9.2.6. sklearn.linear_model.ElasticNet¶
- class sklearn.linear_model.ElasticNet(alpha=1.0, rho=0.5, fit_intercept=True, normalize=False, precompute='auto', max_iter=1000, overwrite_X=False, tol=0.0001)¶
Linear Model trained with L1 and L2 prior as regularizer
rho=1 is the lasso penalty. Currently, rho <= 0.01 is not reliable, unless you supply your own sequence of alpha.
Parameters : alpha : float
Constant that multiplies the penalty terms. Defaults to 1.0 See the notes for the exact mathematical meaning of this parameter
rho : float
The ElasticNet mixing parameter, with 0 < rho <= 1. For rho = 0 the penalty is an L1 penalty. For rho = 1 it is an L2 penalty. For 0 < rho < 1, the penalty is a combination of L1 and L2
fit_intercept: bool :
Whether the intercept should be estimated or not. If False, the data is assumed to be already centered.

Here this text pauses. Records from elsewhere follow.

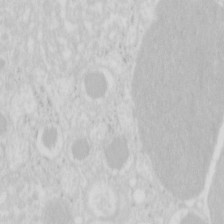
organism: Mouse
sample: Pancreas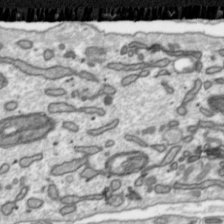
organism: Toxoplasma gondii
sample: Parasites in a vacuole inside a host cell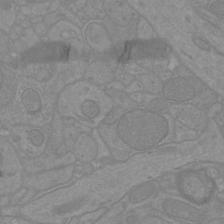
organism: Mouse
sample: Cortical neurons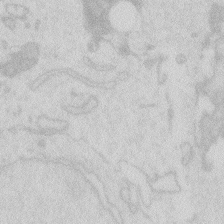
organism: Zebrafish
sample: Macrophage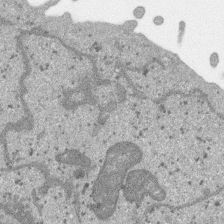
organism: Human
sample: Lung epithelial cells infected with SARS-CoV-2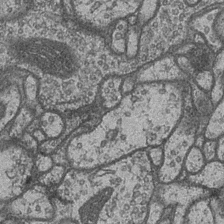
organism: Drosophila
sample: Optic medulla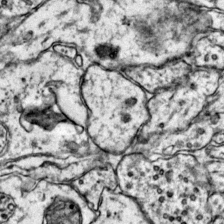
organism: Mouse
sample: Primary visual cortex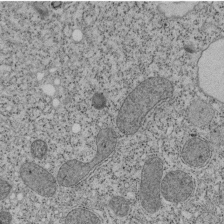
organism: Tetrahymena
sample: Cilia in tetrahymena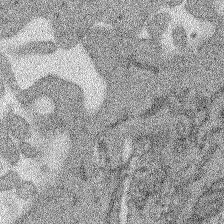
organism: Human
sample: HeLa cells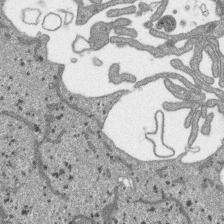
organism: Human
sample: Lung epithelial cells infected with SARS-CoV-2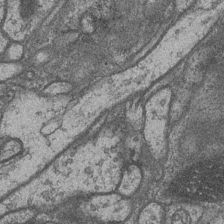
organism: Drosophila
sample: Optic medulla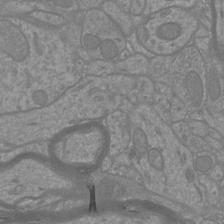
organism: Mouse
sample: Cortical neurons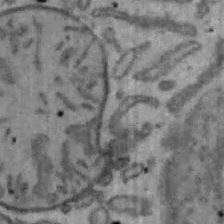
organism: Mouse
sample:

normalize : boolean, optional
If True, the regressors X are normalized
precompute : True | False | ‘auto’ | array-like
Whether to use a precomputed Gram matrix to speed up calculations. If set to ‘auto’ let us decide. The Gram matrix can also be passed as argument.
max_iter: int, optional :
The maximum number of iterations
overwrite_X : boolean, optional
If True, X will not be copied Default is False
tol: float, optional :
The tolerance for the optimization: if the updates are smaller than ‘tol’, the optimization code checks the dual gap for optimality and continues until it is smaller than tol.
Notes
To avoid unnecessary memory duplication the X argument of the fit method should be directly passed as a fortran contiguous numpy array.

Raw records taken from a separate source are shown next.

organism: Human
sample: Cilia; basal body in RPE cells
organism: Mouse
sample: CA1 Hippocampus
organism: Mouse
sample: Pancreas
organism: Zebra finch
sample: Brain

The parameter rho corresponds to alpha in the glmnet R package while alpha corresponds to the lambda parameter in glmnet. More specifically, the penalty is:
alpha*rho*L1 + alpha*(1-rho)*L2
If you are interested in controlling the L1 and L2 penalty separately, keep in mind that this is equivalent to:
a*L1 + b*L2
for:
alpha = a + b and rho = a/(a+b)
Methods
fit(X, y[, Xy, coef_init]) Fit Elastic Net model with coordinate descent predict(X) Predict using the linear model score(X, y) Returns the coefficient of determination of the prediction set_params(**params) Set the parameters of the estimator. - __init__(alpha=1.0, rho=0.5, fit_intercept=True, normalize=False, precompute='auto', max_iter=1000, overwrite_X=False, tol=0.0001)¶
- fit(X, y, Xy=None, coef_init=None)¶
Fit Elastic Net model with coordinate descent
Parameters : X: ndarray, (n_samples, n_features) :
Data
y: ndarray, (n_samples) :
Target
Xy : array-like, optional
Xy = np.dot(X.T, y) that can be precomputed. It is useful only when the Gram matrix is precomuted.
coef_init: ndarray of shape n_features :
The initial coeffients to warm-start the optimization
Notes
Coordinate descent is an algorithm that considers each column of data at a time hence it will automatically convert the X input as a fortran contiguous numpy array if necessary.
To avoid memory re-allocation it is advised to allocate the initial data in memory directly using that format.
- predict(X)¶
Predict using the linear model
Parameters : X : numpy array of shape [n_samples, n_features]
Returns : C : array, shape = [n_samples]
Returns predicted values.
- score(X, y)¶
Returns the coefficient of determination of the prediction
Parameters : X : array-like, shape = [n_samples, n_features]
Training set.
y : array-like, shape = [n_samples]
Returns : z : float
- set_params(**params)¶
Set the parameters of the estimator.
The method works on simple estimators as well as on nested objects (such as pipelines). The former have parameters of the form <component>__<parameter> so that it’s possible to update each component of a nested object.
Returns : self :